▶ What you have to do
Any picture in the listing is left out of the copy; all else is duplicated exactly.

▶ Dataset content
·····

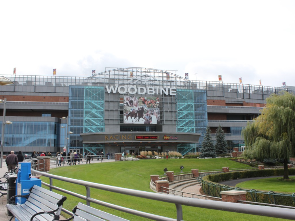 ウンドバイン競馬場2013年10月27日
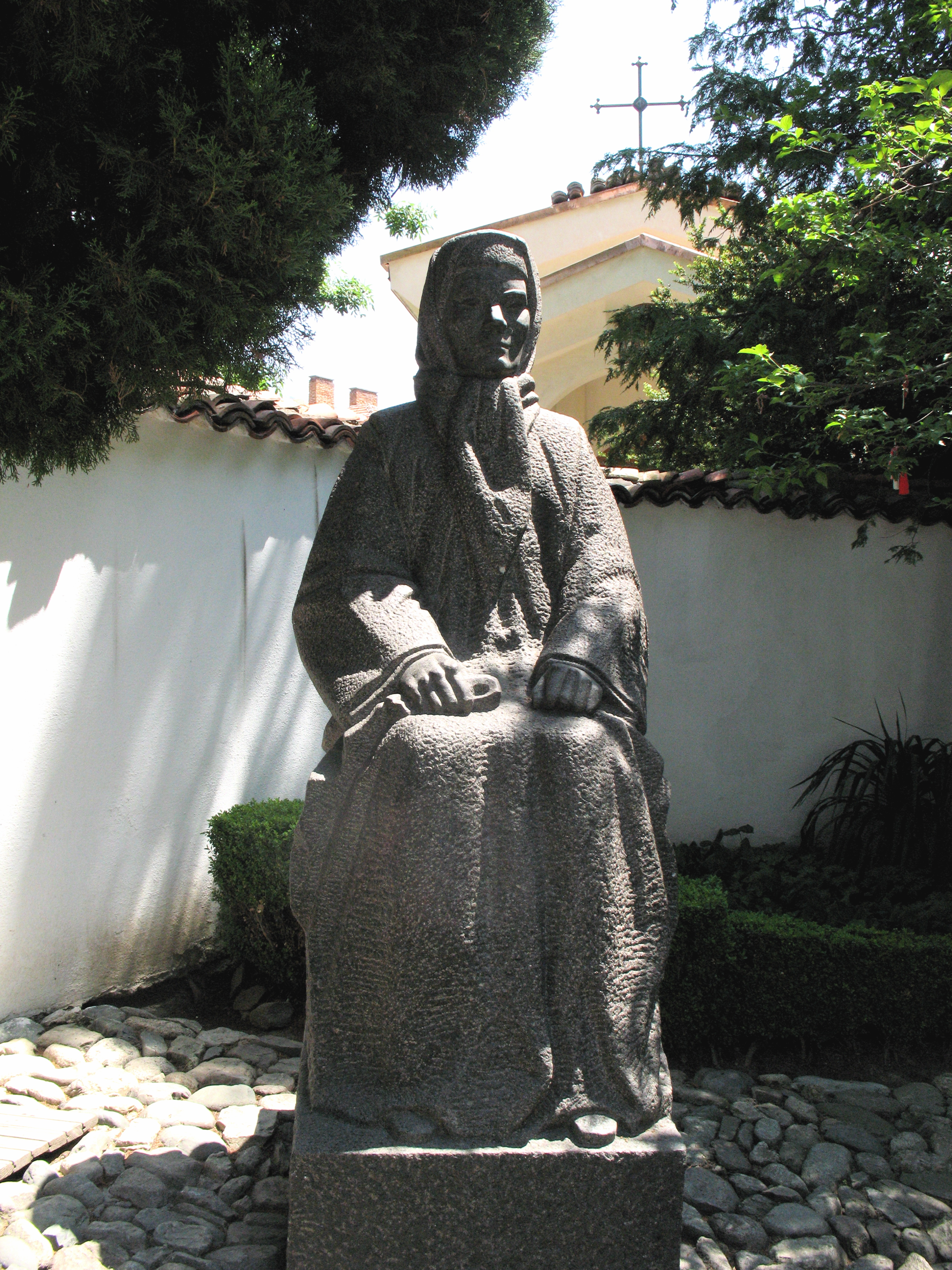 „Гина Кунчева — майката на Апостола на свободата Васил Левски“
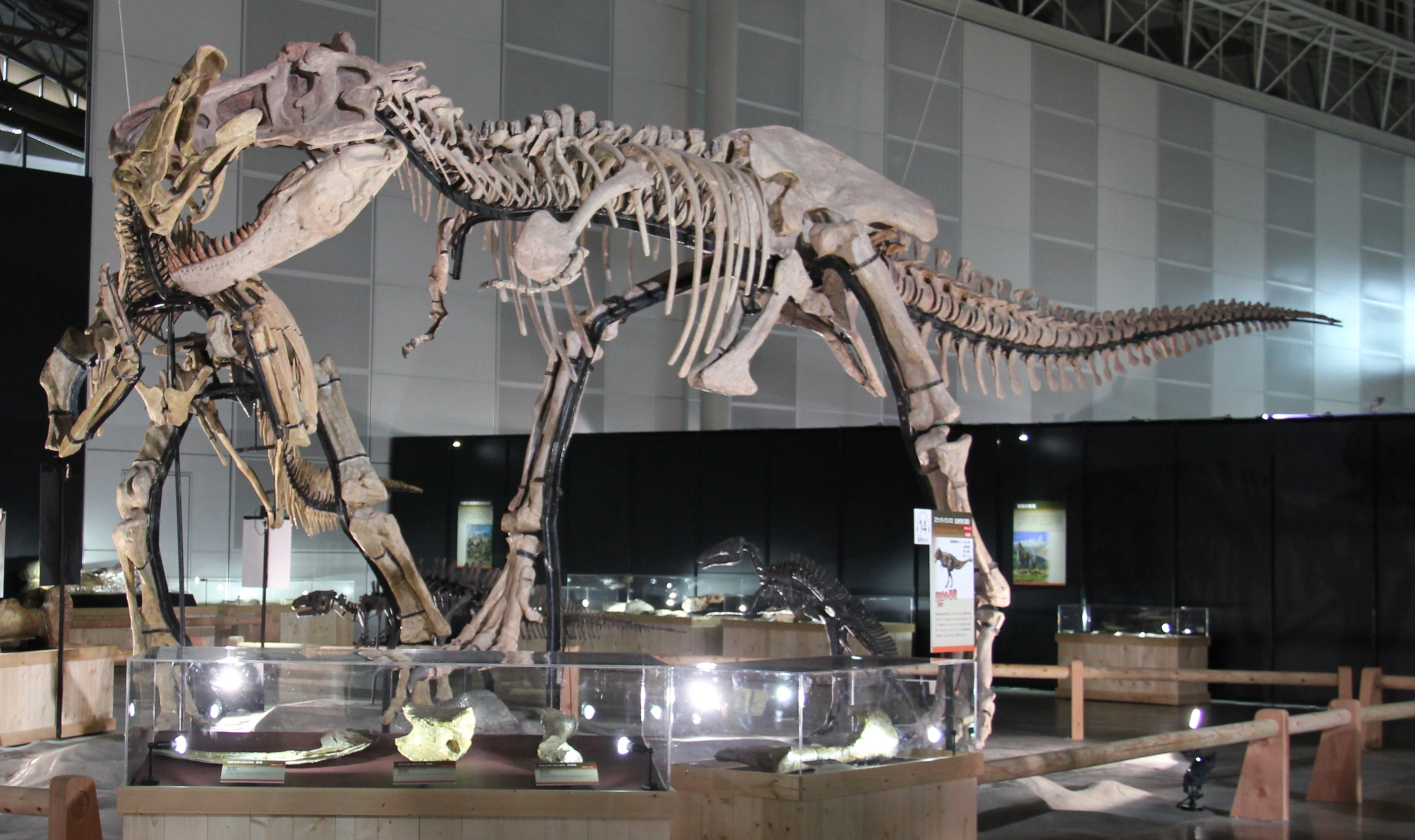 Dino Kingdom 2012

·····

▶ Answer for the task
 ウンドバイン競馬場2013年10月27日
 „Гина Кунчева — майката на Апостола на свободата Васил Левски“
 Dino Kingdom 2012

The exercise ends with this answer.